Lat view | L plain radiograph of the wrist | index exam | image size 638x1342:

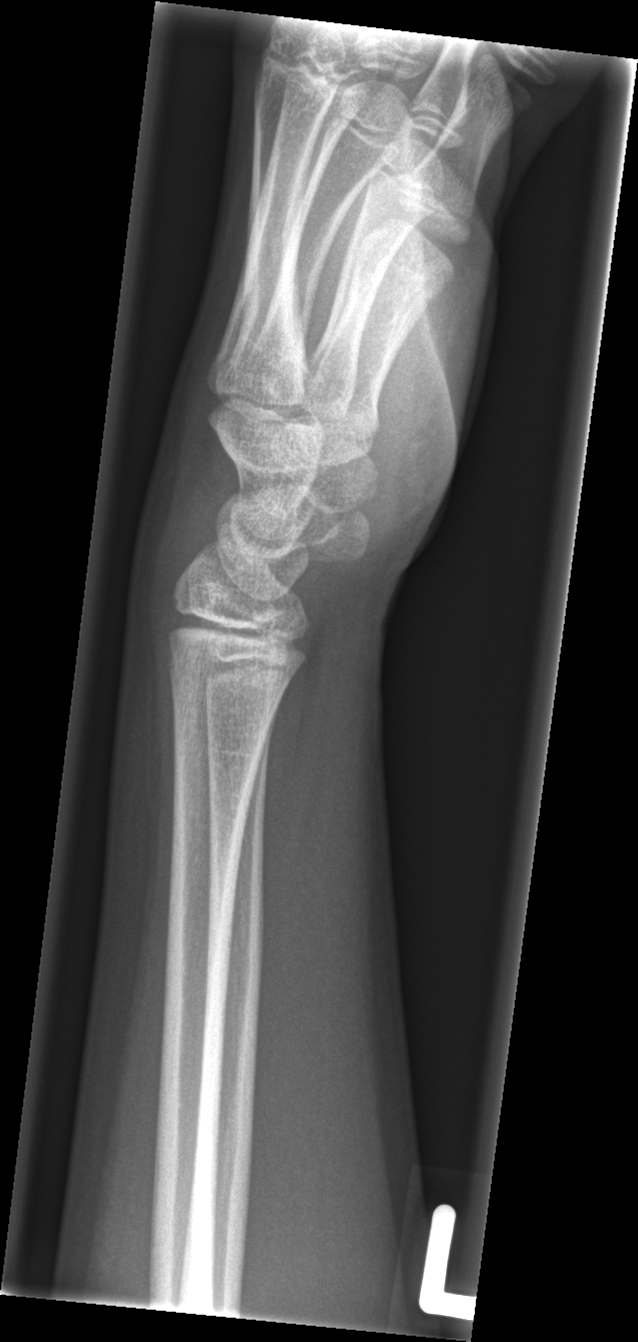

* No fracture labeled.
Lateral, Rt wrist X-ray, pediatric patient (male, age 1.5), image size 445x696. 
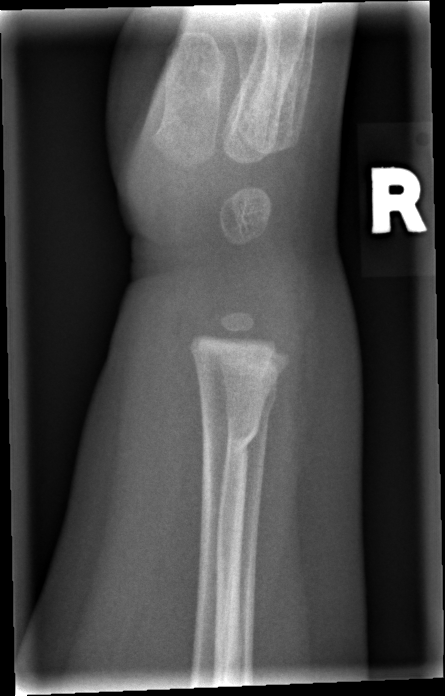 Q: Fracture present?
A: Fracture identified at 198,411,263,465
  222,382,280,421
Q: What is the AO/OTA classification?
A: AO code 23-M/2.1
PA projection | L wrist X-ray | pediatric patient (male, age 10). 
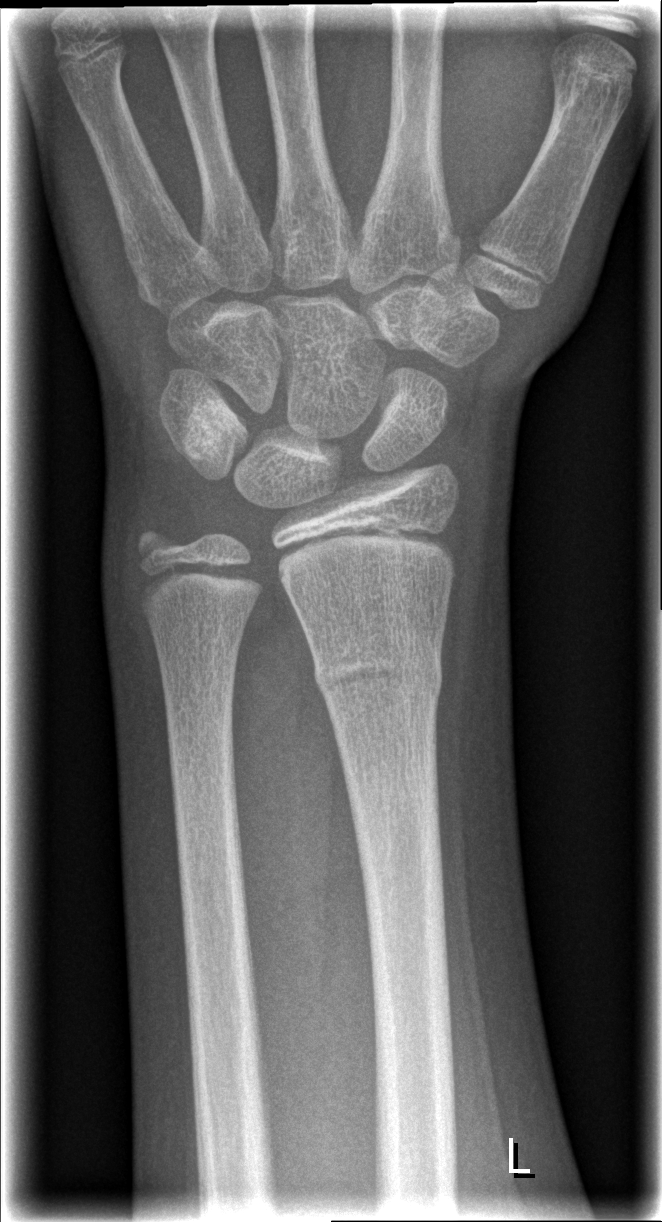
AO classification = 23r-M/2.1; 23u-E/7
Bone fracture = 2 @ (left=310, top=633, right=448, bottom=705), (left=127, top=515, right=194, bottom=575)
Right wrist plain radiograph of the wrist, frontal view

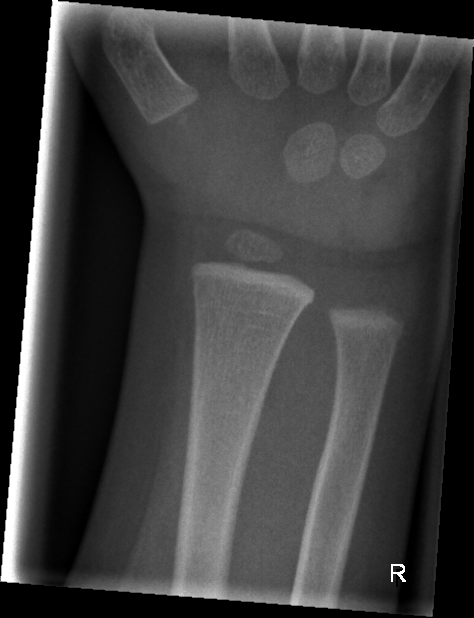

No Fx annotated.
•••
Go through the records above and copy each line where "size" is found.

Lat view | L plain radiograph of the wrist | index exam | image size 638x1342:
Lateral, Rt wrist X-ray, pediatric patient (male, age 1.5), image size 445x696. 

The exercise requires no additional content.